WARNING:tensorflow:No training configuration found in save file, so the model was *not* compiled. Compile it manually.
After we export the ensemble, we are ready to start the Triton Inference Server.
The server is installed in Merlin Tensorflow and Merlin PyTorch containers. If you are not using one of our containers, then ensure it is installed in your environment. For more information, see the Triton Inference Server documentation.
You can start the server by running the following command:
tritonserver --model-repository={OUTPUT_DATA_DIR}/ensemble/
For the –model-repository argument, specify the same value as the export_path
that you specified previously in the ensemble.export
method.
After you run the tritonserver
command, wait until your terminal shows messages like the following example:
I0414 18:29:50.741833 4067 grpc_server.cc:4421] Started GRPCInferenceService at 0.0.0.0:8001
I0414 18:29:50.742197 4067 http_server.cc:3113] Started HTTPService at 0.0.0.0:8000
I0414 18:29:50.783470 4067 http_server.cc:178] Started Metrics Service at 0.0.0.0:8002
Let us now package our data for inference. We will send 5 rows of data, which corresponds to a single customer journey (session) through the online store.

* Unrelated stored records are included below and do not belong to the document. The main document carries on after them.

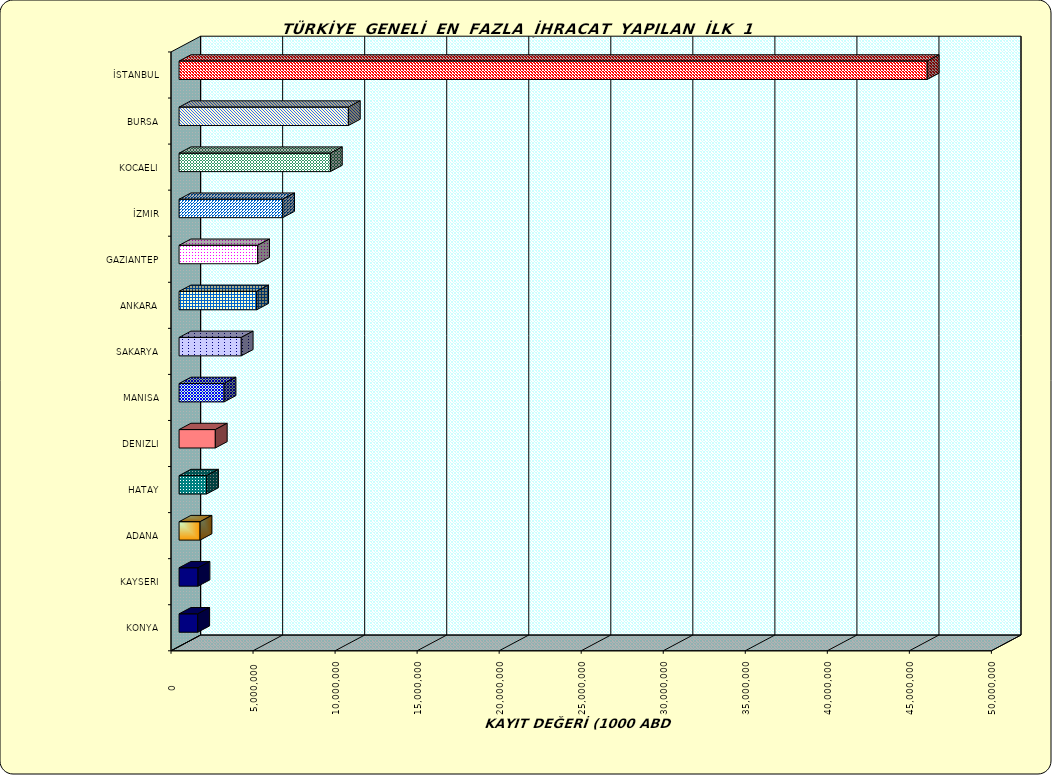
| Category | Series 0 |
|---|---|
| İSTANBUL | 45595601.328 |
| BURSA | 10318955.566 |
| KOCAELI | 9222884.822 |
| İZMIR | 6312985.54 |
| GAZIANTEP | 4787315.763 |
| ANKARA | 4730745.947 |
| SAKARYA | 3789848.163 |
| MANISA | 2743072.926 |
| DENIZLI | 2208377.351 |
| HATAY | 1673456.504 |
| ADANA | 1279478.039 |
| KAYSERI | 1154337.211 |
| KONYA | 1138468.009 |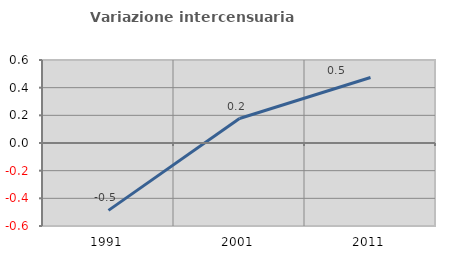
| Category | Variazione intercensuaria annua |
|---|---|
| 1991.0 | -0.487 |
| 2001.0 | 0.177 |
| 2011.0 | 0.473 |

The data will be first processed by the NVTabular
workflow and subsequentally passed to our transformer model for predicting.
# obtaining five rows of data
df = train.head(5)
# making sure all the rows correspond to the same online session (have the same `session_id_hash`)
df['session_id_hash'] = df['session_id_hash'].iloc[0]
Let us now send the data to the Triton Inference Server for inference.
from merlin.systems.triton import convert_df_to_triton_input
import tritonclient.grpc as grpcclient
inputs = convert_df_to_triton_input(wf.input_schema, df)
with grpcclient.InferenceServerClient("localhost:8001") as client:
response = client.infer('executor_model', inputs)
Let’s parse the response.
predictions = response.as_numpy("hashed_url_list/categorical_output")
predictions
array([[-2.2332087 , -2.1218574 , -2.390479 , ..., -0.7735352 ,
0.1954267 , -0.34523243]], dtype=float32)
The response contains logits predicting the id of the url the customer is most likely to arrive at as next step of their journey through the online store.
Here is the predicted hashed url id:
predicted_hashed_url_id = predictions.argmax()
predicted_hashed_url_id
34
Summary#
We have trained a transformer model for the next item prediction task using language model masking.
For another session-based example that goes deeper into data preprocessing and that covers several advanced techniques (Weight Tying, Temperature Scaling) please see Session-Based Next Item Prediction for Fashion E-Commerce.